Geographers are experimenting with forms of co- and collective authorship with research participants/partners, and among themselves. Janet Townsend (Townsend et al. 1995) co-authored one of the earliest examples and our own collaborative work (e.g. mrs kinpaisby 2008; mrs c kinpaisby-hill 2011) draws strength from the feminist and collectivist spirit of the Women and Geography Study Group (1997) and ‘J. K. Gibson-Graham’ (e.g. 2005). Our pseudonyms reflect the impossibility of separating out our contributions and are gestures to the absence of ordinary voices in scholarship, aiming to disrupt the ‘game’ of individualistic publishing and citation (see also the Autonomous Geographies Collective 2010; Ian Cook et al. 2008 and Participatory Geographies Research Group 2012). Elsewhere, the chasm between critical geographers’ stated commitment to radical praxis and justice, and the privileging of academic publication reinforces the position of ‘the university’ as a distanced ivory tower (see also Berg 2004).
Collective writing and participatory publications involve challenges. The process requires genuine alliances and commitment to negotiate differences in priorities, interpretations, ‘voice’, and divisions of time and labour (Cahill and Torre 2007) and the necessary compromises may not always yield radical results. There are also risks involved in breaking the rules of the citation game that privilege publication of single authored articles in elite journals. However, with a suitable degree of critical reflexivity and strategic planning, participatory and collaborative authorship can address some of the issues of representation and accountability that have troubled some geographers, and result in more rigorous and multifaceted scholarship that makes a difference.
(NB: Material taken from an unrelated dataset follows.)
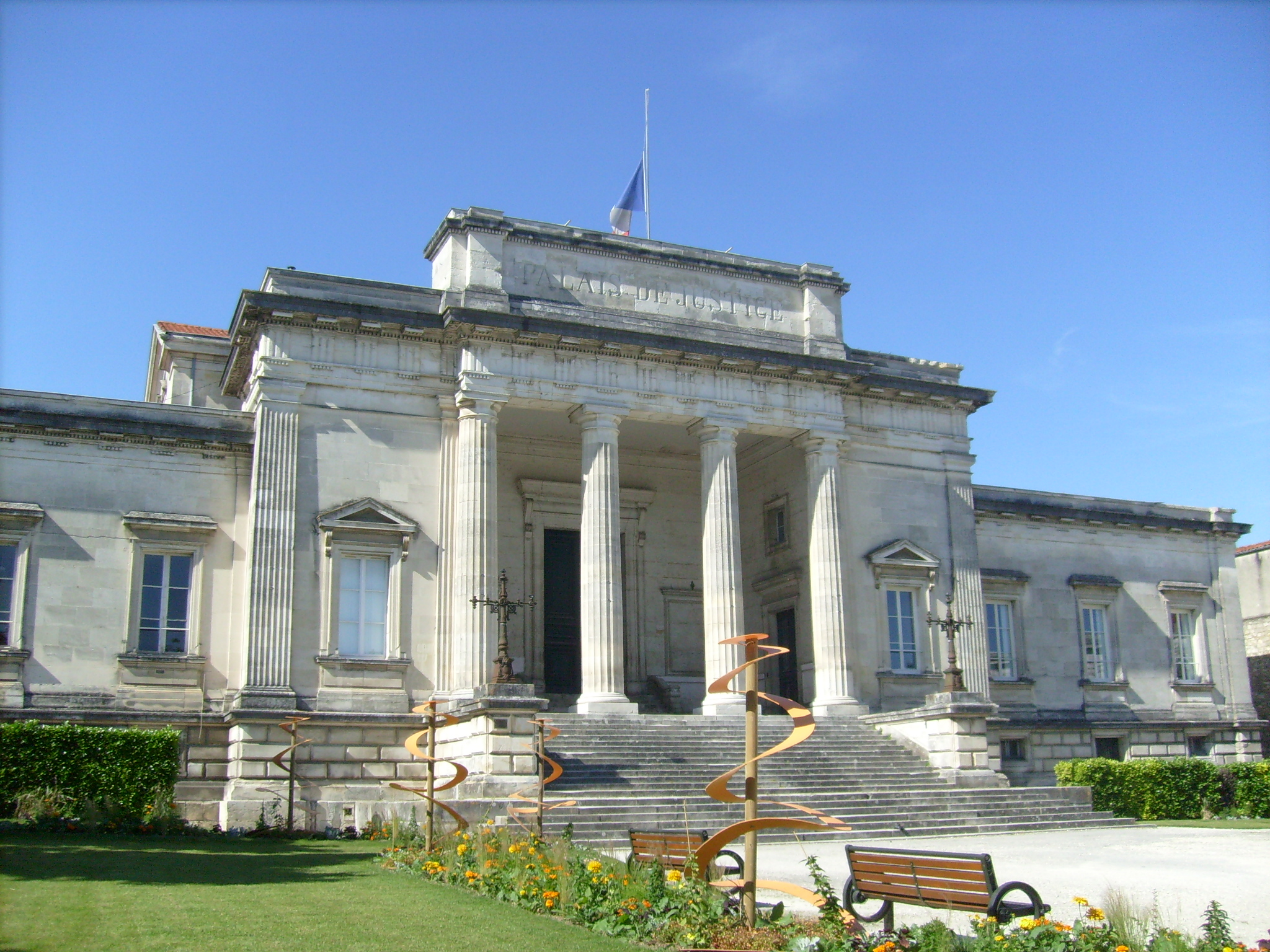 Le palais de justice de Saintes
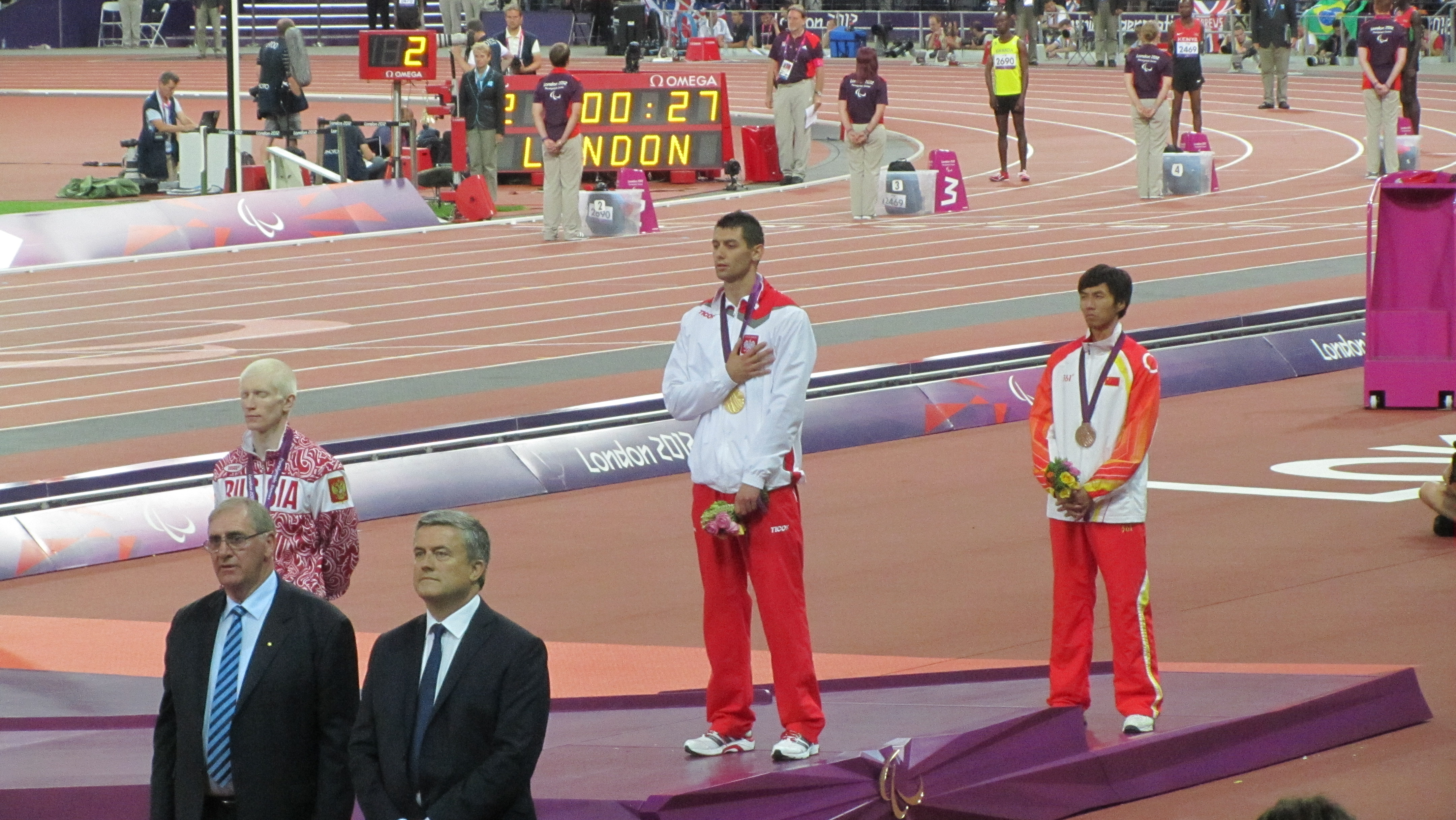 Gold: Mateusz Michalski (Poland); Silver: Fedor Trikolich (Russia); Bronze: Li Yansong (China)

Five reasons for publishing collaboratively are to:
Explicitly acknowledge that we are never ‘lone scholars’ and that all knowledge is collectively produced.
Involve reciprocity that formally recognises the time and expertise others contribute to making research projects work; ensuring research benefits extend beyond academic careers, institutions and priorities.
Open academic debate to the informed opinions of a wider range of people to address class, race and gender-based inequalities in knowledge construction and engage directly with the vexed politics of ‘representation’.
Improve scholarship, rigour, validity and the ‘fit’ of theory, as outputs become negotiated texts reflecting a range of experiences, voices and expertise.
Challenge the predominance of competitive and individualistic career paths, and contribute to the movement to disrupt academic institutional structures that increasingly favour certain types and outputs of scholarship as proxies for quality (Pain et al. 2011).
About this guide
Publishing is a crucial, but sometimes daunting and unexplained, part of academic life. All academic geographers are supposed to do it, but there are few formal guidelines about how best it should be done. Many of us discover how to publish by trial and error or through the mentoring and support of colleagues. Publishing and academic landscapes also change, presenting new challenges to established academics. The publishing and getting read guides have four main aims: to provide clear, practical and constructive advice about how to publish research in a wide range of forms; to encourage you to think strategically about your publication profile and plans; to set out some of the opportunities and responsibilities you have as an author; and to support you in getting your published research read.